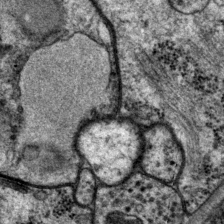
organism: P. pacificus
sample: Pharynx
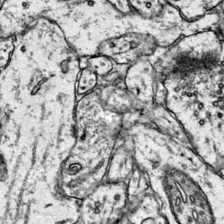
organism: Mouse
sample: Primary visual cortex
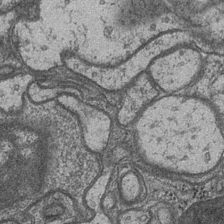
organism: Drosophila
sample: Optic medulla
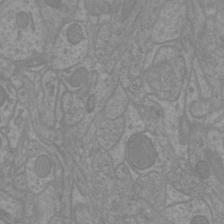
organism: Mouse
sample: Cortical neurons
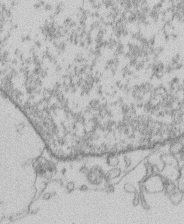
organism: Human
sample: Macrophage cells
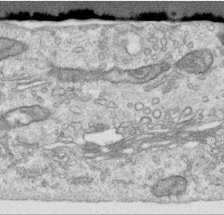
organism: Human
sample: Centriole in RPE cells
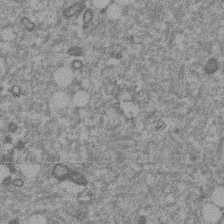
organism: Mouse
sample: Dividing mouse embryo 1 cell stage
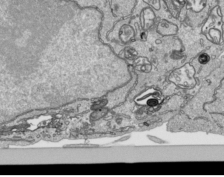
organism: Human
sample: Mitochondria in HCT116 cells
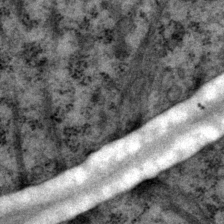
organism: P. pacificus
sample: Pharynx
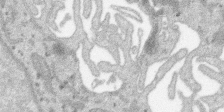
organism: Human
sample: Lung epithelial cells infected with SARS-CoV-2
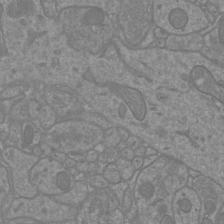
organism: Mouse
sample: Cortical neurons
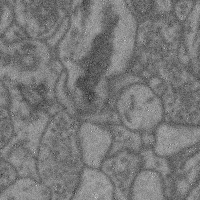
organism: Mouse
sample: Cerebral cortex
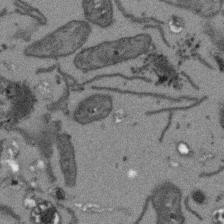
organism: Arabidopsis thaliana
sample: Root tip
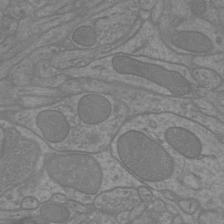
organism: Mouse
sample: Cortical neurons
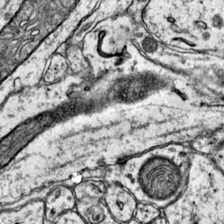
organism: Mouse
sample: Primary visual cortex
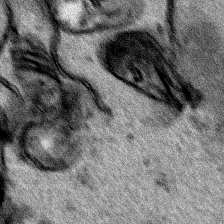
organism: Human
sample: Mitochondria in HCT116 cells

...

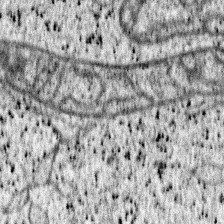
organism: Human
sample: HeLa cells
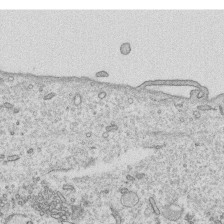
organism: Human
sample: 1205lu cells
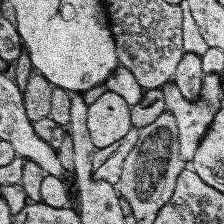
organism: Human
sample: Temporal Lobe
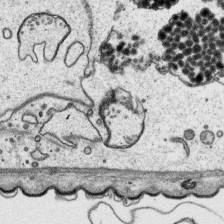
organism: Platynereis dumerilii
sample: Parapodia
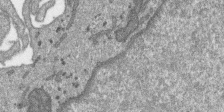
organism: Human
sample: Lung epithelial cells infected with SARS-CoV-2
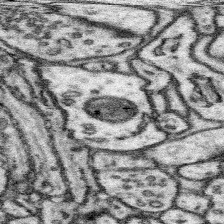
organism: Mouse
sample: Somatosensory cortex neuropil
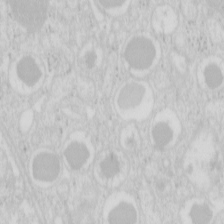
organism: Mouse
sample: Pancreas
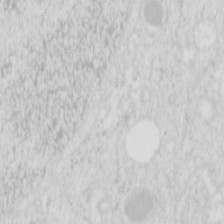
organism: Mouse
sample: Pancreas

...

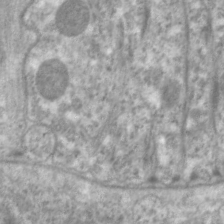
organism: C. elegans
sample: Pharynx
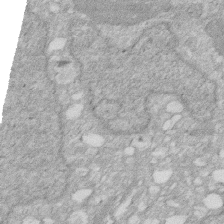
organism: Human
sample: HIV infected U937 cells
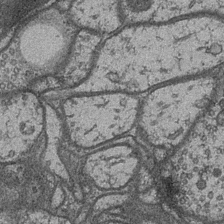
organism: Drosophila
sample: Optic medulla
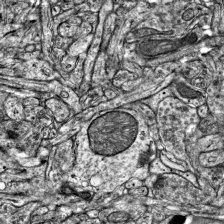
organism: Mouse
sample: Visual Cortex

Your task:
Filter the entries down to the lines that hold "cells". Copy those lines.

Response below:
sample: Macrophage cells
sample: Centriole in RPE cells
sample: Mitochondria in HCT116 cells
sample: Lung epithelial cells infected with SARS-CoV-2
sample: Mitochondria in HCT116 cells
sample: HeLa cells
sample: 1205lu cells
sample: Lung epithelial cells infected with SARS-CoV-2
sample: HIV infected U937 cells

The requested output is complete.